BONE, KABARBONE COM – Perkembangan teknologi digital telah mengubah berbagai aspek kehidupan, termasuk cara mahasiswa memperoleh informasi dan pengetahuan.
Jika dahulu buku dan perpustakaan menjadi sumber utama belajar, kini media sosial seperti TikTok, Instagram, dan YouTube semakin banyak digunakan untuk mencari informasi, materi kuliah, hingga wawasan umum.
Fenomena ini terlihat di berbagai perguruan tinggi.
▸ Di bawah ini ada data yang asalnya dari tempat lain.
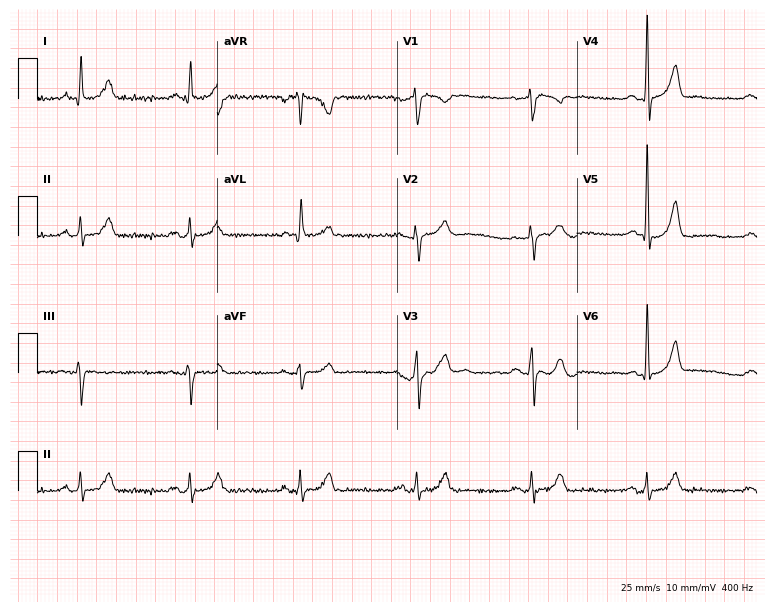
ECG (7.3-second recording at 400 Hz) — a 66-year-old male. Screened for six findings — first-degree AV block, right bundle branch block (RBBB), left bundle branch block (LBBB), sinus bradycardia, atrial fibrillation (AF), sinus tachycardia — none is recorded. Only these six findings were labelled.
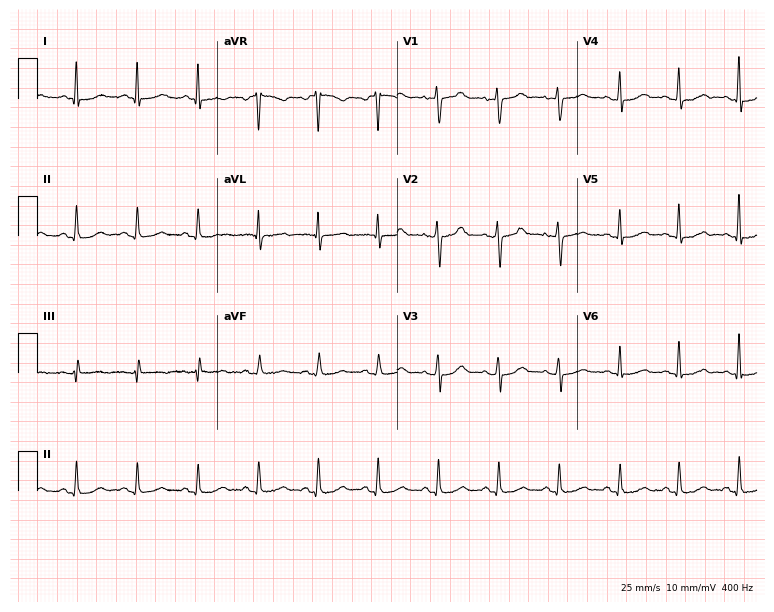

Banyak mahasiswa mengaku lebih sering mencari informasi melalui video singkat dibandingkan membaca buku atau artikel ilmiah yang membutuhkan waktu lebih lama untuk dipahami.
Kemudahan akses, penyajian yang menarik, serta durasi yang singkat menjadi alasan utama media sosial semakin diminati.
Salah seorang mahasiswa mengungkapkan bahwa ia sering memanfaatkan TikTok untuk memahami materi perkuliahan yang dianggap sulit.
Menurutnya, penjelasan dalam bentuk video lebih mudah dipahami karena disampaikan secara ringkas dan disertai ilustrasi yang menarik.
Namun, di balik kemudahan tersebut, muncul berbagai tantangan yang berkaitan dengan literasi mahasiswa.
Beberapa dosen menilai bahwa kebiasaan mengonsumsi informasi secara cepat dapat memengaruhi kemampuan mahasiswa dalam membaca, menganalisis, dan memahami informasi secara mendalam.
Tidak sedikit mahasiswa yang mengetahui suatu topik secara umum, tetapi mengalami kesulitan ketika diminta menjelaskan secara rinci atau mengaitkannya dengan teori akademik.
Kondisi ini juga tercermin dari semakin berkurangnya minat mahasiswa untuk mengunjungi perpustakaan.
Di beberapa kampus, ruang baca terlihat lebih sepi dibandingkan beberapa tahun sebelumnya. Sebaliknya, mahasiswa lebih banyak mengakses informasi melalui perangkat digital yang mereka miliki.
Meski demikian, media sosial tidak dapat sepenuhnya dianggap sebagai penyebab menurunnya minat baca.
Banyak konten edukatif yang justru membantu mahasiswa memperoleh informasi baru dan memperluas wawasan mereka.
Berbagai akun pendidikan, diskusi ilmiah, dan konten literasi kini hadir dengan format yang lebih menarik sehingga mampu menjangkau lebih banyak kalangan.
Menurut pengamat pendidikan, tantangan terbesar saat ini bukanlah keberadaan media sosial, melainkan bagaimana mahasiswa memanfaatkannya secara bijak.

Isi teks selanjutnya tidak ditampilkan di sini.